If an entry holds a picture, leave that picture out; copy everything else exactly.
+ + + + +
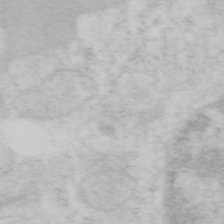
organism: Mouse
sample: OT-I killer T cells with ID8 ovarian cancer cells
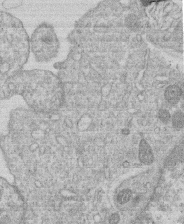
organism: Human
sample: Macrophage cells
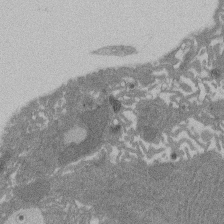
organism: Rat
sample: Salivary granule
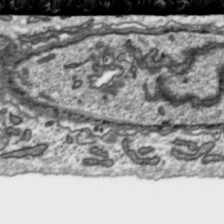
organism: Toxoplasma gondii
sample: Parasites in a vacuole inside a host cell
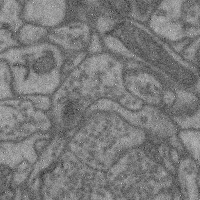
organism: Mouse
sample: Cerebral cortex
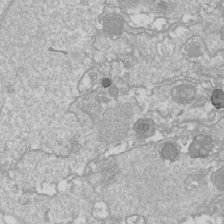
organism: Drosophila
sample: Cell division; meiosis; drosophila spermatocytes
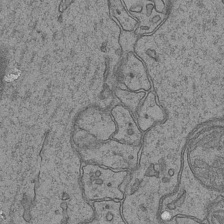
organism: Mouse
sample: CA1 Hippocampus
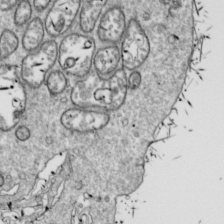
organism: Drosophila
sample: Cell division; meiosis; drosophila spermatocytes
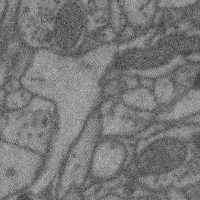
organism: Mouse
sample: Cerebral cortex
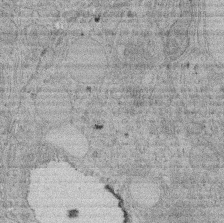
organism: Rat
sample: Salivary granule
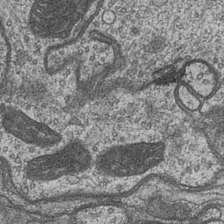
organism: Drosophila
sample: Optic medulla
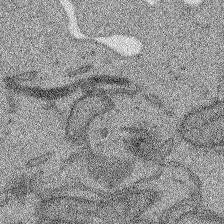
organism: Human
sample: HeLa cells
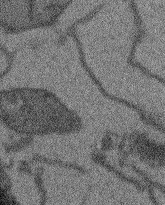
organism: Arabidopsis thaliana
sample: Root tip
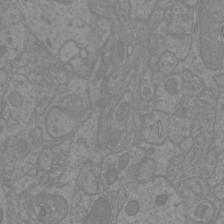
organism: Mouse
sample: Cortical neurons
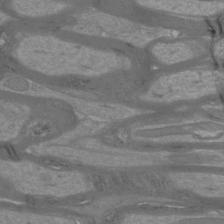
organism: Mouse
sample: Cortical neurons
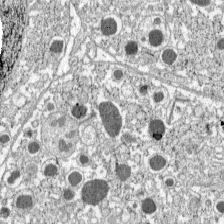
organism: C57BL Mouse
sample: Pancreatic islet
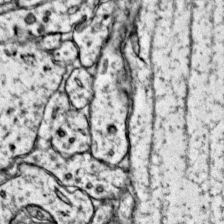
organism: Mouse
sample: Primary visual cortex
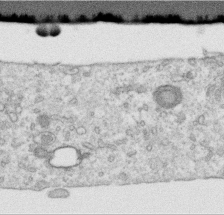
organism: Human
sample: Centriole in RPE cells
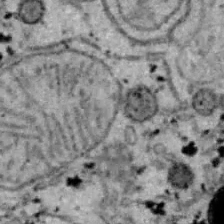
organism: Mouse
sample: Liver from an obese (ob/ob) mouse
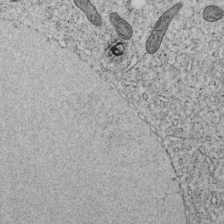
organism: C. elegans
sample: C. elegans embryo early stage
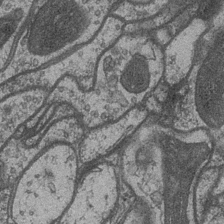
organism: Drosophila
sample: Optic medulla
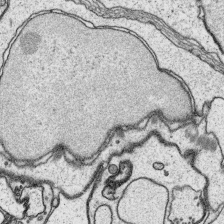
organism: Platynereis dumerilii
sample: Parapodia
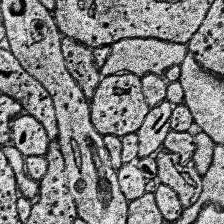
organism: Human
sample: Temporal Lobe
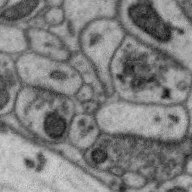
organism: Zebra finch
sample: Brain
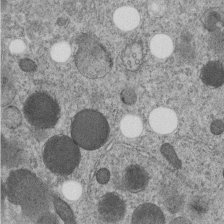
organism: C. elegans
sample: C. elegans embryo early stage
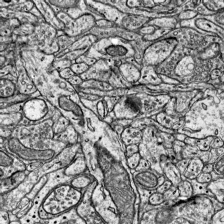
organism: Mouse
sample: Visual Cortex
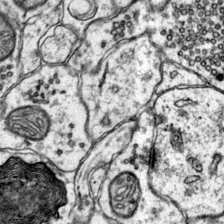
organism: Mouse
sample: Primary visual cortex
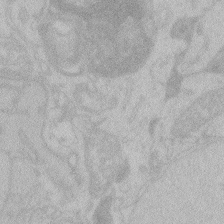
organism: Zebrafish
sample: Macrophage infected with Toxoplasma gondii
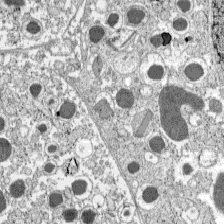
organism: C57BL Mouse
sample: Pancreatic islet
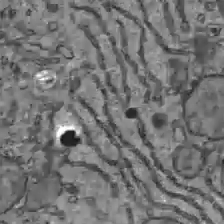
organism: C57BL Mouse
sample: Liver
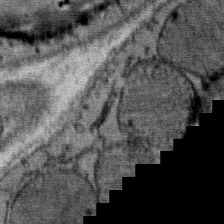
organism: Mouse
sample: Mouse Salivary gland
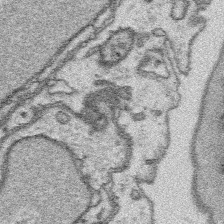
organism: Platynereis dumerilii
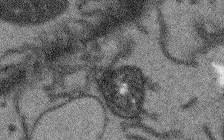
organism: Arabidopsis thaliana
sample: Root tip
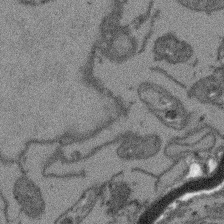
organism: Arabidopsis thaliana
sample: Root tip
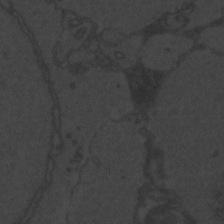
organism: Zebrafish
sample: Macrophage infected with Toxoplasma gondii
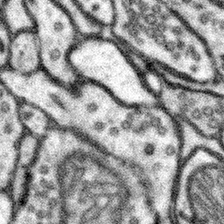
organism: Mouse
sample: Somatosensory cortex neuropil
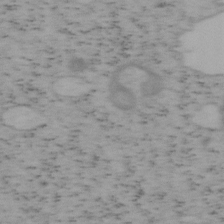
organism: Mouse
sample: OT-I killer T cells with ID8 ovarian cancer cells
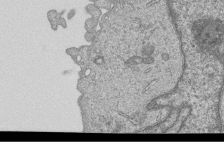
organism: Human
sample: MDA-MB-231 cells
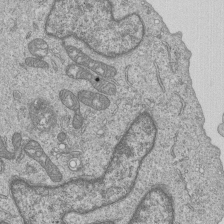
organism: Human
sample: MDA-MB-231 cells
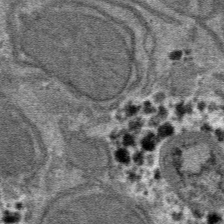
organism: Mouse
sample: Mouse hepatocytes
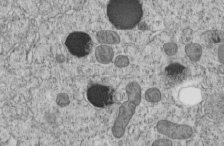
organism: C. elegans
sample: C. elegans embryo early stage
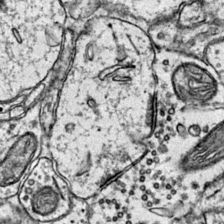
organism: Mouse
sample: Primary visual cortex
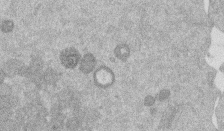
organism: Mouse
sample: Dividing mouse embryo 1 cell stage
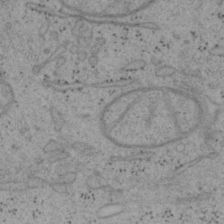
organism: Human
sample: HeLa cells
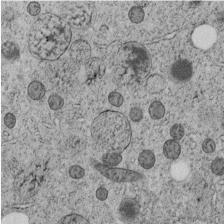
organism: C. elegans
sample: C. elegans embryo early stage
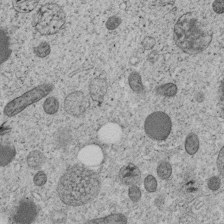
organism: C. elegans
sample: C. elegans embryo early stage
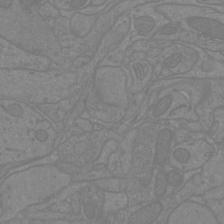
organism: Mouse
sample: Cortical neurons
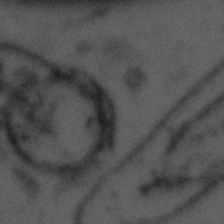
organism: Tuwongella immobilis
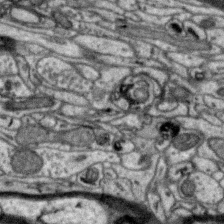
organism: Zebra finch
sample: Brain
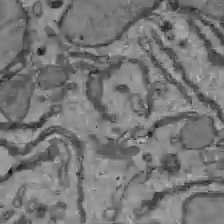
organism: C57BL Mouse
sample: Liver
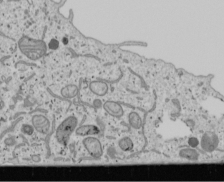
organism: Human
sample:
+ + + + +
Task solution |
organism: Mouse
sample: OT-I killer T cells with ID8 ovarian cancer cells
organism: Human
sample: Macrophage cells
organism: Rat
sample: Salivary granule
organism: Toxoplasma gondii
sample: Parasites in a vacuole inside a host cell
organism: Mouse
sample: Cerebral cortex
organism: Drosophila
sample: Cell division; meiosis; drosophila spermatocytes
organism: Mouse
sample: CA1 Hippocampus
organism: Drosophila
sample: Cell division; meiosis; drosophila spermatocytes
organism: Mouse
sample: Cerebral cortex
organism: Rat
sample: Salivary granule
organism: Drosophila
sample: Optic medulla
organism: Human
sample: HeLa cells
organism: Arabidopsis thaliana
sample: Root tip
organism: Mouse
sample: Cortical neurons
organism: Mouse
sample: Cortical neurons
organism: C57BL Mouse
sample: Pancreatic islet
organism: Mouse
sample: Primary visual cortex
organism: Human
sample: Centriole in RPE cells
organism: Mouse
sample: Liver from an obese (ob/ob) mouse
organism: C. elegans
sample: C. elegans embryo early stage
organism: Drosophila
sample: Optic medulla
organism: Platynereis dumerilii
sample: Parapodia
organism: Human
sample: Temporal Lobe
organism: Zebra finch
sample: Brain
organism: C. elegans
sample: C. elegans embryo early stage
organism: Mouse
sample: Visual Cortex
organism: Mouse
sample: Primary visual cortex
organism: Zebrafish
sample: Macrophage infected with Toxoplasma gondii
organism: C57BL Mouse
sample: Pancreatic islet
organism: C57BL Mouse
sample: Liver
organism: Mouse
sample: Mouse Salivary gland
organism: Platynereis dumerilii
organism: Arabidopsis thaliana
sample: Root tip
organism: Arabidopsis thaliana
sample: Root tip
organism: Zebrafish
sample: Macrophage infected with Toxoplasma gondii
organism: Mouse
sample: Somatosensory cortex neuropil
organism: Mouse
sample: OT-I killer T cells with ID8 ovarian cancer cells
organism: Human
sample: MDA-MB-231 cells
organism: Human
sample: MDA-MB-231 cells
organism: Mouse
sample: Mouse hepatocytes
organism: C. elegans
sample: C. elegans embryo early stage
organism: Mouse
sample: Primary visual cortex
organism: Mouse
sample: Dividing mouse embryo 1 cell stage
organism: Human
sample: HeLa cells
organism: C. elegans
sample: C. elegans embryo early stage
organism: C. elegans
sample: C. elegans embryo early stage
organism: Mouse
sample: Cortical neurons
organism: Tuwongella immobilis
organism: Zebra finch
sample: Brain
organism: C57BL Mouse
sample: Liver
organism: Human
sample:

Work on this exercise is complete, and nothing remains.